### What you have to do
Exactly the lines from the one with "Костел святого Миколая" through the end of the records below are needed, minus any pictures.

### Data in this exercise
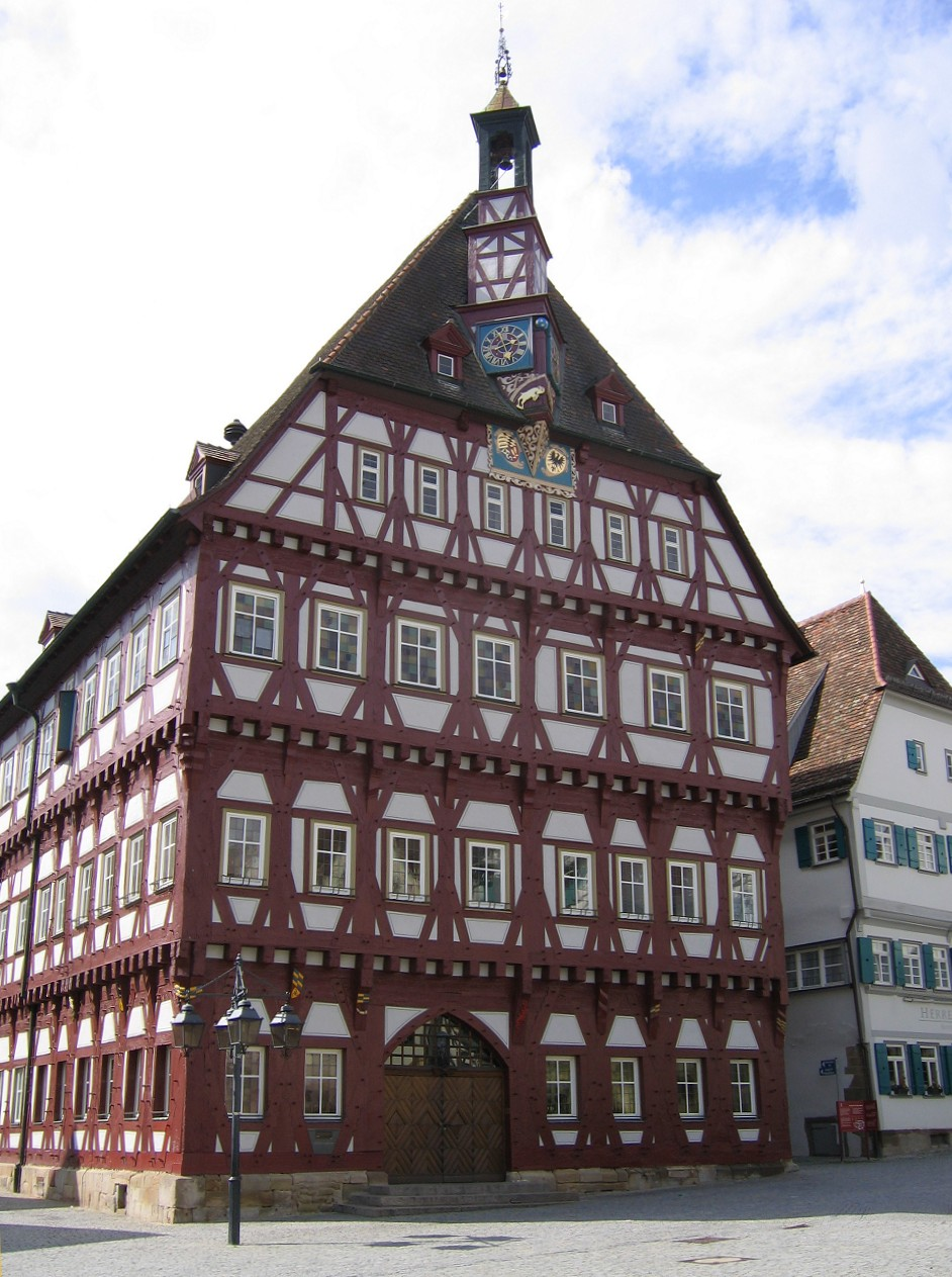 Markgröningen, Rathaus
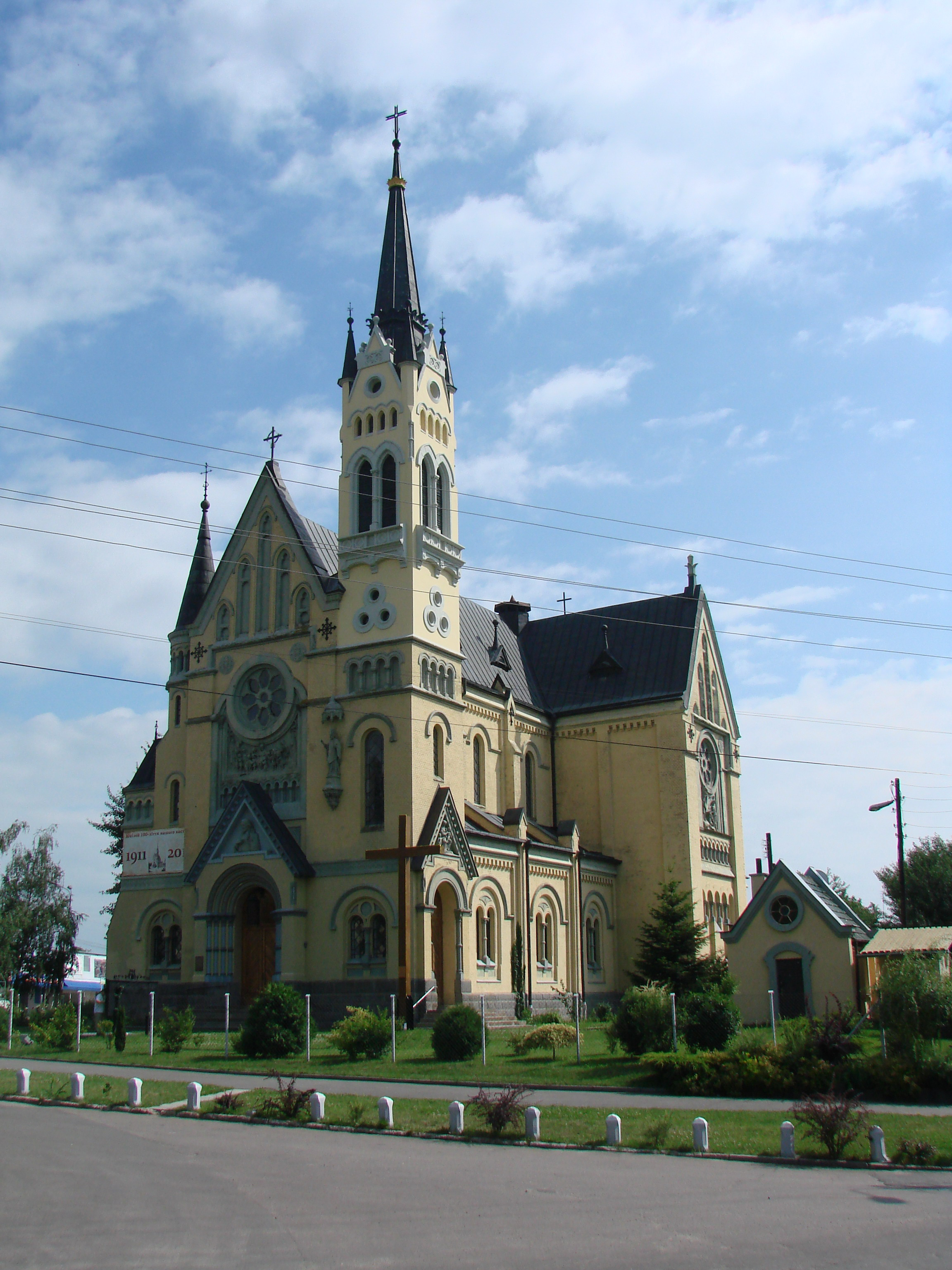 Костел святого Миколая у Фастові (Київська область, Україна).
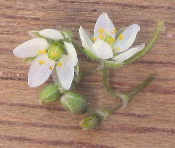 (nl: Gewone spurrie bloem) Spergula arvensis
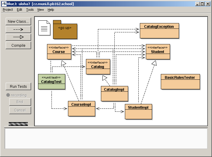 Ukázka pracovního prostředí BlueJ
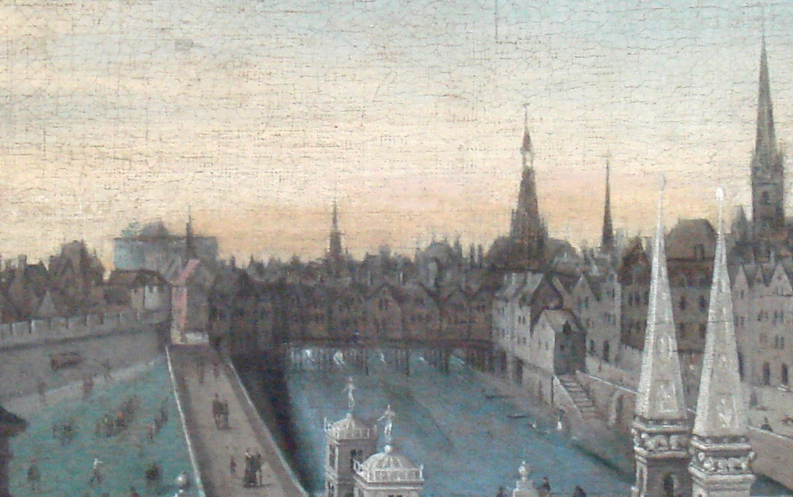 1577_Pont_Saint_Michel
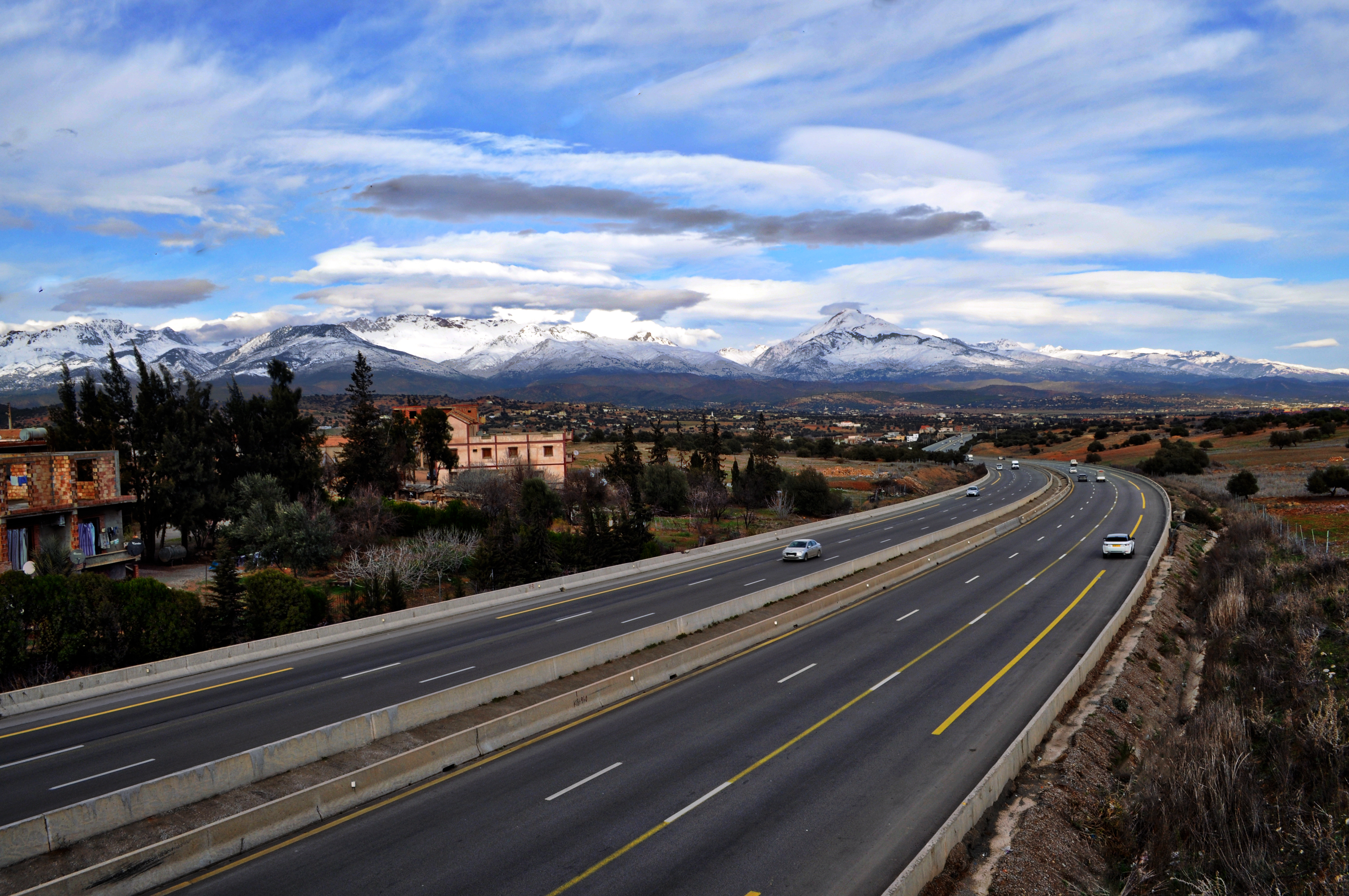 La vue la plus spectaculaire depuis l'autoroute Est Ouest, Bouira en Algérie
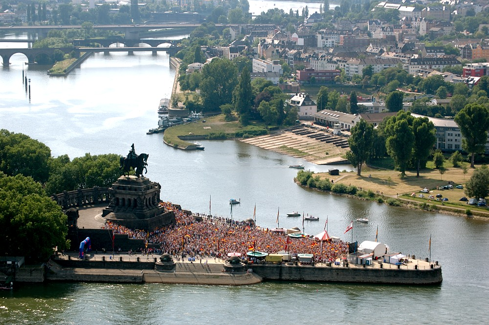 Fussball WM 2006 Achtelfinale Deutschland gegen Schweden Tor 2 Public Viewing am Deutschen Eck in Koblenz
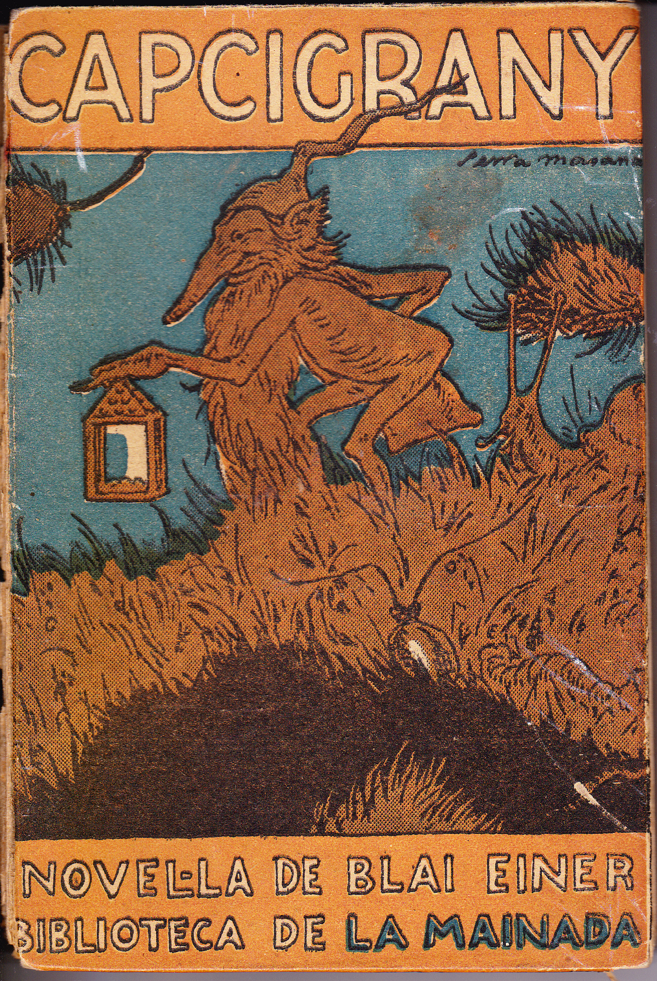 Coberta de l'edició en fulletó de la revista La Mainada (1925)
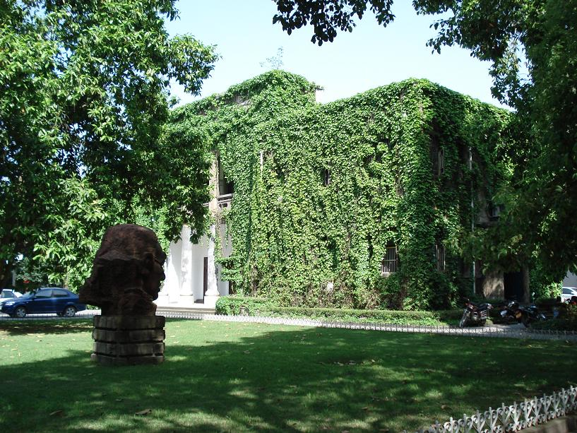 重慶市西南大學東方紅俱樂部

### Reply to the task
 Костел святого Миколая у Фастові (Київська область, Україна).
 (nl: Gewone spurrie bloem) Spergula arvensis
 Ukázka pracovního prostředí BlueJ
 1577_Pont_Saint_Michel
 La vue la plus spectaculaire depuis l'autoroute Est Ouest, Bouira en Algérie
 Fussball WM 2006 Achtelfinale Deutschland gegen Schweden Tor 2 Public Viewing am Deutschen Eck in Koblenz
 Coberta de l'edició en fulletó de la revista La Mainada (1925)
 重慶市西南大學東方紅俱樂部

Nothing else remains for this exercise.